A graduate student and an ISI Senior Project leader brought back a "best paper" prize from a recent IEEE Conference on Web Intelligence and Artificial Agents.

Craig Knoblock and Shou-de Lin returned from Halifax, Nova Scotia with a certificate and a check for $500 for their paper on "Exploiting a Search Engine to Develop More Flexible Web Agents," judged best of all presented.

The competition was stiff. "WI 2003" received nearly 600 papers for the October 13- 16 gathering devoted to research on Web Intelligence, "a new direction" according to conference organizers, "that explores the fundamental roles as well as practical impacts of Artificial Intelligence and advanced Information Technology on the next generation of Web-empowered products, systems, services, and activities. It is the key and the most urgent research field of IT in the era of World Wide Web and agent intelligence."

Knoblock has been working in this field for a considerable period. In addition to his appointments at ISI and the USC School of Engineering's department of computer science, he is also the chief scientist of Fetch Technologies, a ompany which is commercializing automated systems for extracting information from the World Wide Web.

Lin, a Ph.D. student who earned his BS at the National Taiwan University, and his M.S. in Electrical Engineering department at the University of Michigan, is currently a research assistant in ISI working with Dr. Hans Chalupsky.

The prizewinning paper is an extension of Lin's work in a course taught by Knoblock in spring 2002. It successfully solves two seemingly straightforward but quite stubborn problems in automatic information retrieval via intelligent web agents, and uses the solutions to illuminate the general issues involved in using agents to go beyond search engine products.

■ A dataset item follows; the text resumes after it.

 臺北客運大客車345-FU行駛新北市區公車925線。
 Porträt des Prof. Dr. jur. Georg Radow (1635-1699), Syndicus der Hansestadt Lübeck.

The first challenge was to create an "Internet reverse geocoder." An ordinary geocoder can return the longitude and latitude of any given street address. The tricky challenge of the inverse coder was to do the reverse: given a longitude and latitude, come up with a street address. The problem is complicated by the fact that on some streets, addresses are very close together, while on others they are spread far apart.

The second was also challenging: an address lookup module that generates the missing address fields automatically by use of the known address fields.

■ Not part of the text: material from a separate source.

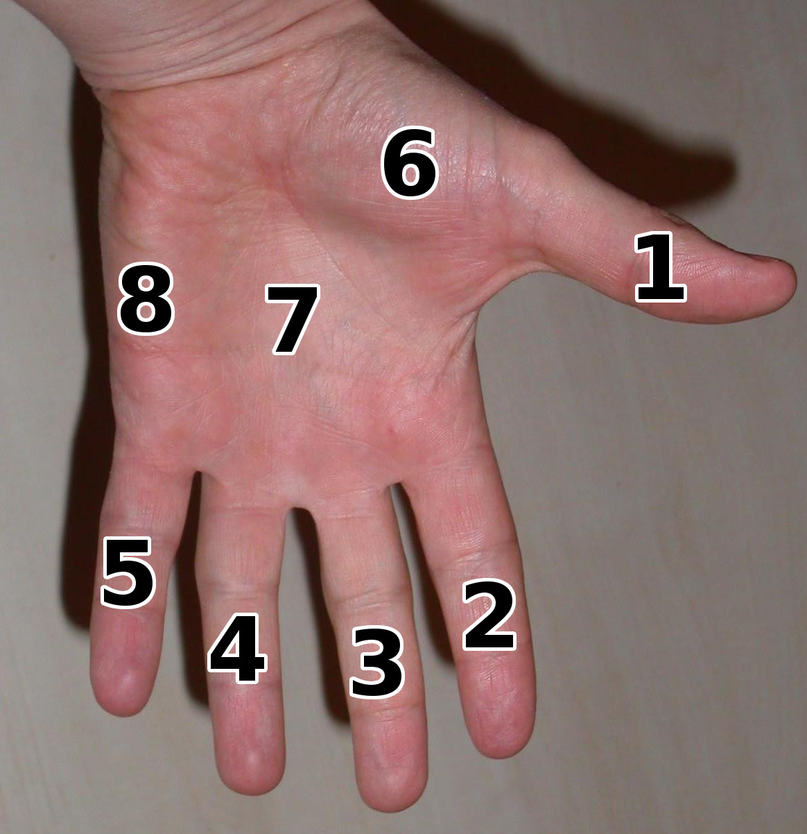 Main gauche humaine vue de face et numérotée.

In both cases, web agents had to go to existing web search engine sites that had clues to the desired information, (the ones used were Mapblast, Yahoo and Yahoo Yellow Pages, and White Pages Address Lookup), extract the clues automatically from the sites, and then process (and sometimes reprocess) the clues to get the needed result.

The authors generalized from the techniques used to solve the problem "by translating it into an equivalent constraint satisfaction problem, which simplifies the implementation of the recall-driven IE tasks."

In the prize competition, the conference reviewers selected eight papers out of the hundreds submitted and forwarded them to the conference chairs. The chairs selected three of the eight for the final round, with the authors appearing for a public question and answer session. Lin did the presentation.

"They didn't explicitly say why our paper won," he said, "but they told me I delivered a decent talk and answered the questions properly."

Knoblock's Web research is incorporated in other ongoing ISI projects, including a new Web services engine called Proteus, and a Web air fare shopping algorithm called "Hamlet" developed in conjuction with the University of Washington. (see accompanying web links).

Besides this best paper award, another Lin paper, "Using Unsupervised Link Discovery Methods to Find Interesting Facts and Connections in a Bibliography Dataset" this one co-authored by Chalupsky, won second place in the open problem of ACM KDDCup 2003, as part of the 9th ACM Knowledge Discovery and Data Mining conference held in August, 2003 in Washington D.C. (see accompanying web links)